Records from a collection:
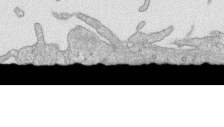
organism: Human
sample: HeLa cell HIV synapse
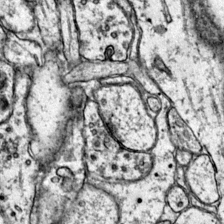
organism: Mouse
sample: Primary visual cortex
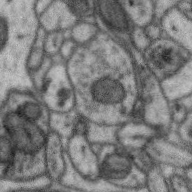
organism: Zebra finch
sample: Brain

* * *

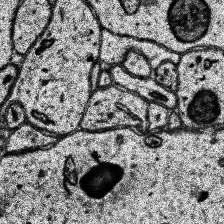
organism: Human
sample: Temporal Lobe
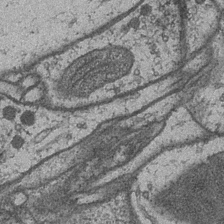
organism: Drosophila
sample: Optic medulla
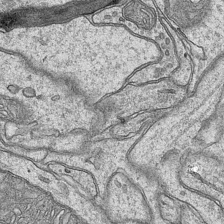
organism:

--

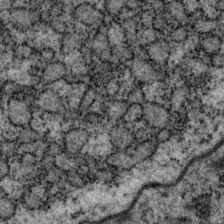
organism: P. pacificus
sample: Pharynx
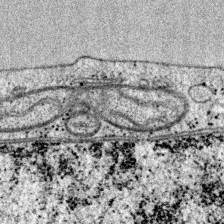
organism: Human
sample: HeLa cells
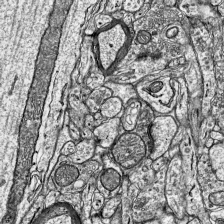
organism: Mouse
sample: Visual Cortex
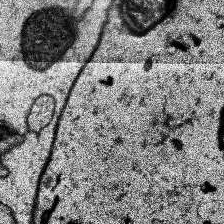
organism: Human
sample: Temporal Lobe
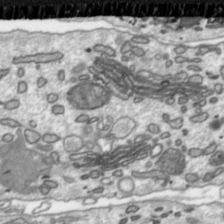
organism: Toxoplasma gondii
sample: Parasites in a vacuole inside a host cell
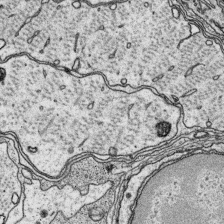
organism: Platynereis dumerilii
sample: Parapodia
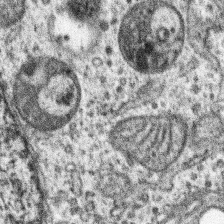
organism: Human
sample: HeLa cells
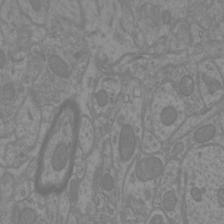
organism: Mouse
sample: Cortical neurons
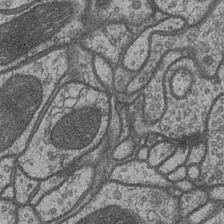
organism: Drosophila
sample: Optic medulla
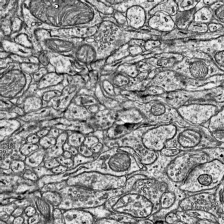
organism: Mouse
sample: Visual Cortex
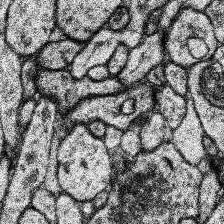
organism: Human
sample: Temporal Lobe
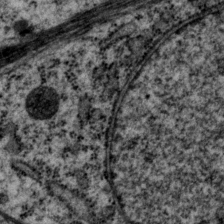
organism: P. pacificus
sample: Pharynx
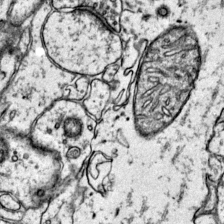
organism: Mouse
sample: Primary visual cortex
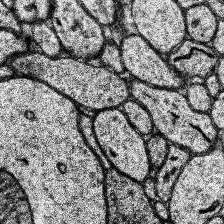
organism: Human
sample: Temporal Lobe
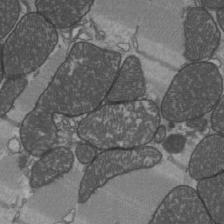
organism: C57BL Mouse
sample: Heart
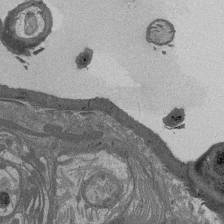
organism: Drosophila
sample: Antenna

Action item —
In the records above, find the line with "sample: Parasites in". Print exactly from there through the line with "sample: Antenna", minus the pictures.

Exercise result —
sample: Parasites in a vacuole inside a host cell
organism: Platynereis dumerilii
sample: Parapodia
organism: Human
sample: HeLa cells
organism: Mouse
sample: Cortical neurons
organism: Drosophila
sample: Optic medulla
organism: Mouse
sample: Visual Cortex
organism: Human
sample: Temporal Lobe
organism: P. pacificus
sample: Pharynx
organism: Mouse
sample: Primary visual cortex
organism: Human
sample: Temporal Lobe
organism: C57BL Mouse
sample: Heart
organism: Drosophila
sample: Antenna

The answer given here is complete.